As we move into the era of digital healthcare, adoption and implementation of electronic health records (EHR) have consistently grown.7 New studies leverage information available in EHRs that not only enable clinicians to better record processes of care (e.g. DRE) in digital format, but also allow clinical research to move from time consuming manual chart reviews to automated and efficient text processing.8 However, the use of EHRs to assess DRE documentation and results is limited, making the assessment of this quality metric burdensome and inefficient. Therefore, natural language processing (NLP) techniques are needed to extract DRE information from the clinical narratives in EHRs to a format readable and analyzable for computers. NLP has emerged as a potential solution for bridging the gap between free-text and structured representations of clinical information. Since biomedical domains exhibit a high degree of terminological variation, NLP’s precision becomes even more valuable based on its ability to automatically recognize all variants of domain language.9 There are a few studies10-13 using NLP techniques to extract concepts related to prostate cancer from electronic health records for decision support, but the accuracy of DRE extraction was reported only in two studies12,13. The features related to DRE reporting was also missing in those studies.

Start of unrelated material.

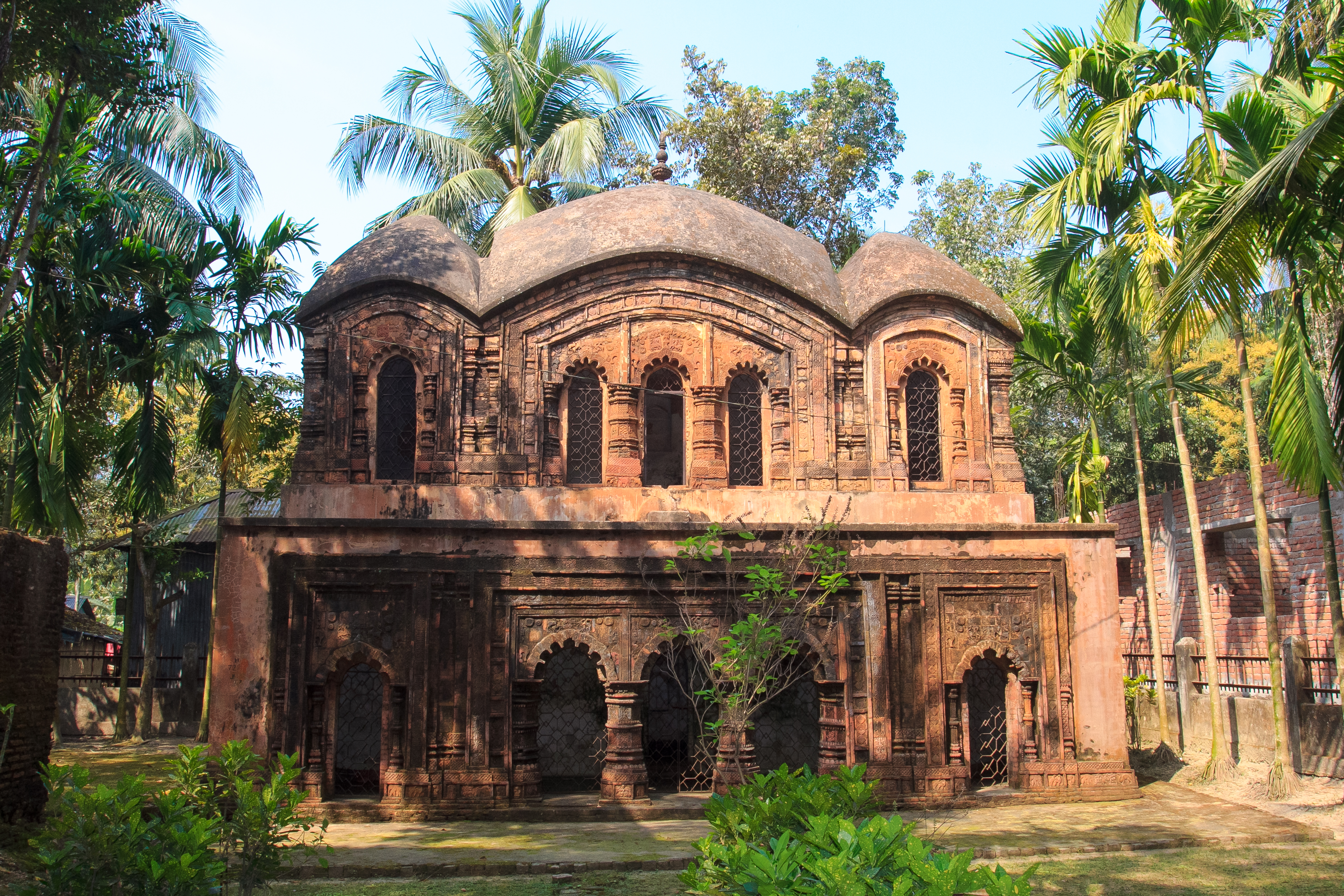 রাজারাম মন্দির

There is a limited number of terms for DRE and its findings, but it is reported in a non-standardized format which makes it hard to export or capture the rich information found in the unstructured text. As key sources of knowledge, clinical ontologies and lexicons have supported many NLP applications. However, these semantic resources are limited in their scope and domain, and their manual construction is knowledge-intensive and time-consuming14. With the help of NLP, the similarity of words and phrases used in clinical notes can be compared using word embeddings, which are dense feature vectors that capture the semantics of words, and help build, combine, and expand the associated terminologies for applications15. Extraction of DRE reporting can be achieved using a straight through rule-based system. However, since its success is mostly dependent on the terminology used for the desired task, it is important to capture all representations of terms which can be learned from the corpus itself. Therefore, the primary aim of this study was to develop and evaluate an NLP framework for automatic identification of DRE from unstructured clinical notes using a rule-based approached enriched with terms learned from the whole corpus. This study addresses data preparation, the NLP development process and its strengths/weaknesses, evaluation method, and challenges.
Methods
Data Source
The Stanford prostate cancer research database was used for analysis, which is described in detail elsewhere.16 In brief, data were collected from a tertiary-care academic medical center Epic EHR system (Epic Systems, Verona, WI) and managed in an EHR-based relational database. Data were linked to the California Cancer Registry and include patients diagnosed with prostate cancer from 2005 to February 9, 2018. Prostate cancer patients were identified using ICD diagnostic codes, ICD-9-CM:185 and ICD-10-CM: C61. This study received the approval from the institute’s Institutional Review Board.
Training and test sets
A reference standard of 301 randomly selected patients’ clinical notes were manually reviewed and annotated as sentence level by two domain experts (a research nurse and one urology clinical fellow) as ‘examined, ‘historical’, ‘hypothetical, ‘deferred’ and ‘refused’. If DRE was performed and documented currently at the visit which the report was created it was tagged as “examined”, if in the same report physician also refers a previously performed DRE, it was tagged as “historical”, if DRE suggested for future visits it was tagged as “hypothetical” and if it was reported that DRE deferred or refused by patient it was tagged as “deferred/refused”. Reviewers had high inter-rater reliability in finding indications (Cohen’s K = .97). First, 101 randomly selected records from the chart reviews were used as the preliminary training set to determine what DRE information was recorded in the EHRs and what information could be captured via a rule-based NLP system. Next, we tested our rule-based pipeline, which explained in detail in the following section, on the remaining 200 records from the reference dataset. Error analysis was performed throughout the development process, and the pipeline was subsequently adjusted.
The proposed pipeline
We decomposed our NLP problem into a set of subtasks, and we created a pipeline comprising a set of sequentially executed processing modules to automatically recognize the pertinent named entities in clinical narratives, e.g., “rectal exam” and “DRE”. Figure 1 presents the core processing blocks of the proposed DRE extraction pipeline.
Pre-Processing
A set of common pre-processing steps in the pipeline was implemented using the Natural Language Toolkit (NLTK, www.nltk.org) library, a suite of open source Python modules. The pre-processing steps included sentence boundary detection, tokenization, and removing all the stop words, punctuation characters, and 2 letter-words.
Creation of Terms List
We created a domain-specific dictionary for extracting DRE information from EHRs of prostate cancer patients in three phases (Figure 1: Terms List Creation). First, a list of terms was generated based on domain knowledge, prior experience in the field, and review of medical notes. For example, the following terms were used to identify when DRE was not performed: “deferred”, “not performed”, “not examined”, “declined” and “refused”. Next, terms were matched with existing ontologies from the National Center for Biomedical Ontology (NCBO)17. Finally, additional words were added to the dictionary using distributional information on words and phrases from the all notes in our database. Terms occurring in less than 50% of reviewed charts were excluded. The final list of terms was reviewed by the domain experts.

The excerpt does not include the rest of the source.